Content starts

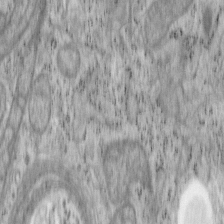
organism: Human
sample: HeLa cells
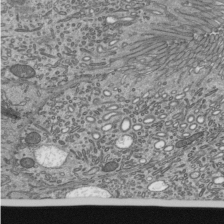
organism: Mouse
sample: Mouse epididymis efferent ductule cilia
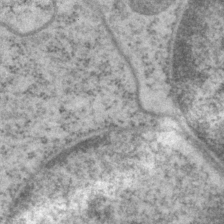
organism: P. pacificus
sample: Pharynx
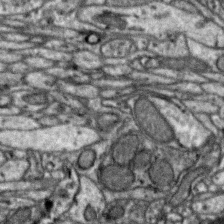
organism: Zebra finch
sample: Brain
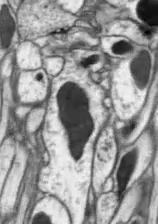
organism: Drosophila
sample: Optic lobe
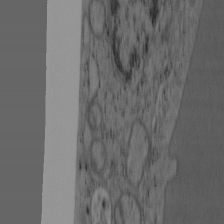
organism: Human
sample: HeLa cells
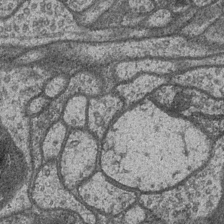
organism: Drosophila
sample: Optic medulla
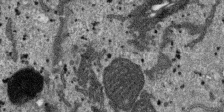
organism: Human
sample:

Content ends

**EXERCISE REQUIREMENTS**
Give the entries again without a single change, but with no pictures.

**YOUR SOLUTION**
organism: Human
sample: HeLa cells
organism: Mouse
sample: Mouse epididymis efferent ductule cilia
organism: P. pacificus
sample: Pharynx
organism: Zebra finch
sample: Brain
organism: Drosophila
sample: Optic lobe
organism: Human
sample: HeLa cells
organism: Drosophila
sample: Optic medulla
organism: Human
sample:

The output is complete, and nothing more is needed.